Here’s our UnsortedMap<TKey, TValue>
in its’ entirety:
public class UnsortedMap<TKey, TValue> : IMap<TKey, TValue>
{
private Entry<TKey, TValue>[] internalArray { get; set; }
private int size { get; set; }
private int capacity { get; set; }
public UnsortedMap(int capacity)
{
this.capacity = capacity;
this.internalArray = new Entry<TKey, TValue>[capacity];
}
// default constructor with capacity of 10 entries
public UnsortedMap() : this(10)
{
}
public int Size()
{
return this.size;
}
public bool IsEmpty()
{
return this.size == 0;
}
public TValue Get(TKey key)
{
for (int i = 0; i < this.size; i++)
{
if (KeyEquals(this.internalArray[i].Key, key))
{
return this.internalArray[i].Value;
}
}
throw new Exception($"Entry with key '{key}' not found.");
}
public void Set(TKey key, TValue value)
{
// check to see if Entry with key exists and update if so
for (int i = 0; i < this.size; i++)
{
if (KeyEquals(this.internalArray[i].Key, key))
{
this.internalArray[i].Value = value;
return;
}
}
// check if internalArray is full and resize if needed
if (this.size == this.capacity)
{
var clone = new Entry<TKey, TValue>[this.capacity * 2];
for (int i = 0; i < this.capacity; i++)
{
clone[i] = this.internalArray[i];
}
this.internalArray = clone;
this.capacity *= 2;
}
// at this point it's safe to add
this.internalArray[size] = new Entry<TKey, TValue>
{
Key = key,
Value = value
};
this.size++;
}
public bool Remove(TKey key)
{
for (int i = 0; i < this.size; i++)
{
if (KeyEquals(this.internalArray[i].Key, key))
{
// if any Entries will exist after removal, swap the very last
// one into the index of the removed Entry
if (this.size >= 2)
{
this.internalArray[i] = this.internalArray[this.size - 1];
this.internalArray[this.size - 1] = null;
}
else
{
this.internalArray[i] = null;
}
this.size--;
return true;
}
}
return false;
}
public IEnumerable<TKey> Keys()
{
var keys = new TKey[this.size];
for (int i = 0; i < this.size; i++)
{
keys[i] = this.internalArray[i].Key;
}
return keys;
}
public IEnumerable<TValue> Values()
{
var values = new TValue[this.size];
for (int i = 0; i < this.size; i++)
{
values[i] = this.internalArray[i].Value;
}
return values;
}
public IEnumerable<Entry<TKey, TValue>> Entries()
{
var entries = new Entry<TKey, TValue>[this.size];
for (int i = 0; i < this.size; i++)
{
entries[i] = this.internalArray[i];
}
return entries;
}
private static bool KeyEquals(TKey k1, TKey k2)
{
return Comparer<TKey>.Default.Compare(k1, k2) == 0;
}
}
Sweet!

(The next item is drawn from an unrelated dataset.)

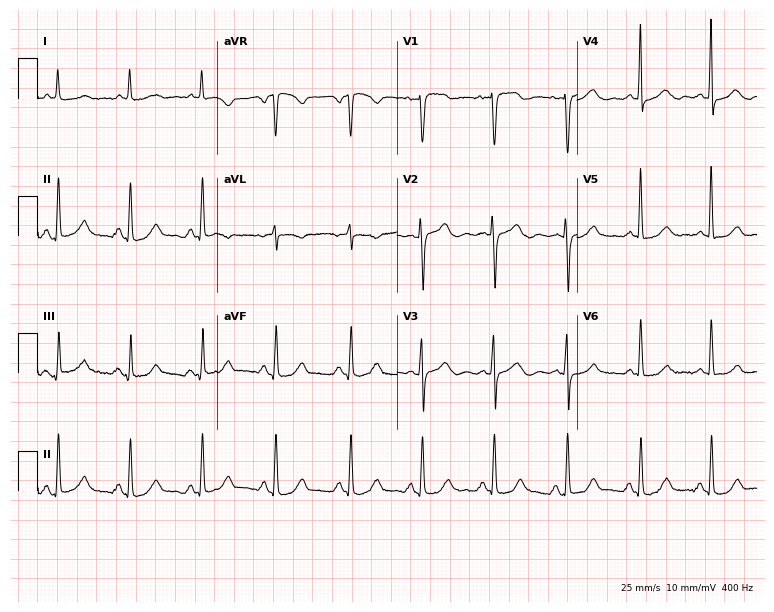
ECG (7.3-second recording at 400 Hz) — a woman, 67 years old. Screened for six findings — first-degree AV block, right bundle branch block, left bundle branch block, sinus bradycardia, atrial fibrillation, sinus tachycardia — none is recorded.

We’ve implemented our first map
data structure, but this is probably in the discussion for one of the worst implementations you can make. We don’t get the fast O(1)
reads that well-implemented maps are known for. In C#, we could probably get away with just using a List<Entry<TKey, TValue>>
in most cases instead of using an unsorted map, as the reads would be comparable.

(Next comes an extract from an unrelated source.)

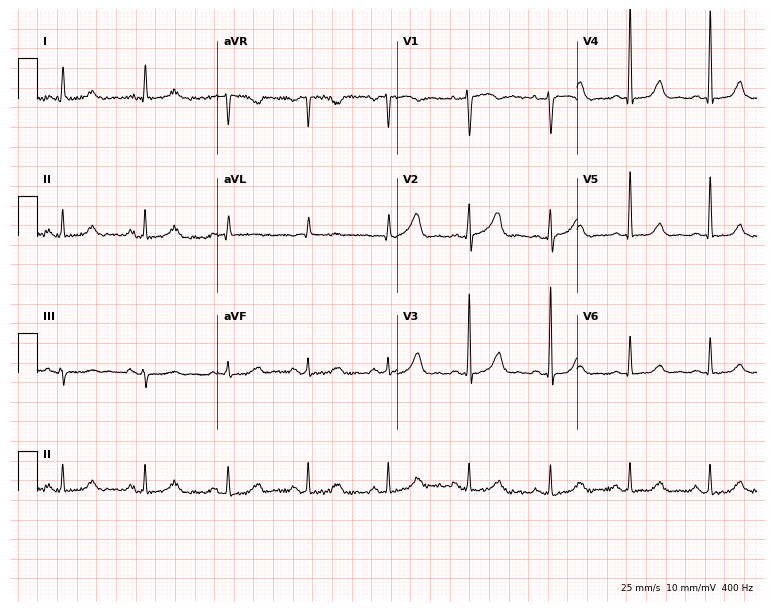
Resting 12-lead electrocardiogram. Patient: a 68-year-old female. None of these six findings is recorded: first-degree AV block, right bundle branch block, left bundle branch block, sinus bradycardia, atrial fibrillation, sinus tachycardia. Only these six findings were labelled.

Here’s a table illustrating the run times for the methods our IMap
interface specifies:
Method | Runtime |
---|---|
Size | O(1) |
IsEmpty | O(1) |
Get | O(n) |
Set | O(n) |
Remove | O(n) |
Keys | O(n) |
Values | O(n) |
Entries | O(n) |
As you can see, almost all of the core operations defined by the interface
run in linear
time, which is pretty bad. An ideal implementation of a map
should run most of the core operations in constant O(1)
time.
The next couple of posts will walk through creating a HashMap
(or HashTable, HashSet, etc). The HashMap
is another map data structure, so it’ll implement the same interface the UnsortedMap
did. However, it can employ some clever and trickier strategies to help us achieve the desired O(1)
run times for most of the core operations.